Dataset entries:
/---

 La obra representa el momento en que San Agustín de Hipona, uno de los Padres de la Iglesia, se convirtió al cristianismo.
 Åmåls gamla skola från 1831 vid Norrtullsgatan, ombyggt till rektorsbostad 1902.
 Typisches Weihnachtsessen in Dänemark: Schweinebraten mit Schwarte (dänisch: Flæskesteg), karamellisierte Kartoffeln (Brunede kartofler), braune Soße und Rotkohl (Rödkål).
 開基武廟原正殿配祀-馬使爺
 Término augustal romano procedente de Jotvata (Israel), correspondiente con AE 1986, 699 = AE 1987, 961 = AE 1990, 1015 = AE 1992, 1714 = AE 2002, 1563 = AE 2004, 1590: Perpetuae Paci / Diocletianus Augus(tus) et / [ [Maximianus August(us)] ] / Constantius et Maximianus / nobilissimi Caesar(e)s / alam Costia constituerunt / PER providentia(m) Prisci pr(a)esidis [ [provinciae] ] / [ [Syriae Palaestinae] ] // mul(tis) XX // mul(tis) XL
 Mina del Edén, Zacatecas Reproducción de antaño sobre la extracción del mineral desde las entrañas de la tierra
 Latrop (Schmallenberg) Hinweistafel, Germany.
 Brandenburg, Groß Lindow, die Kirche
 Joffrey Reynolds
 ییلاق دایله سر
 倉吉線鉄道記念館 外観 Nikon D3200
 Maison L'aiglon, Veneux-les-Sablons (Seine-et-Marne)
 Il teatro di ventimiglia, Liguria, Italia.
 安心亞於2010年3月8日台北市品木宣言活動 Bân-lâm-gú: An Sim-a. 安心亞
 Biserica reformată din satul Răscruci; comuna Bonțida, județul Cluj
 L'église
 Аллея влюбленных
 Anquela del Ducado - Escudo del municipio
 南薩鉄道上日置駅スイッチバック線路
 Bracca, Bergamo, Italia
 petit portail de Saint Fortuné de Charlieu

\---

■ TASK OBJECTIVE
Go through the data, and copy each line in which the word "Italia" appears.

■ EXERCISE RESULT
 Il teatro di ventimiglia, Liguria, Italia.
 Bracca, Bergamo, Italia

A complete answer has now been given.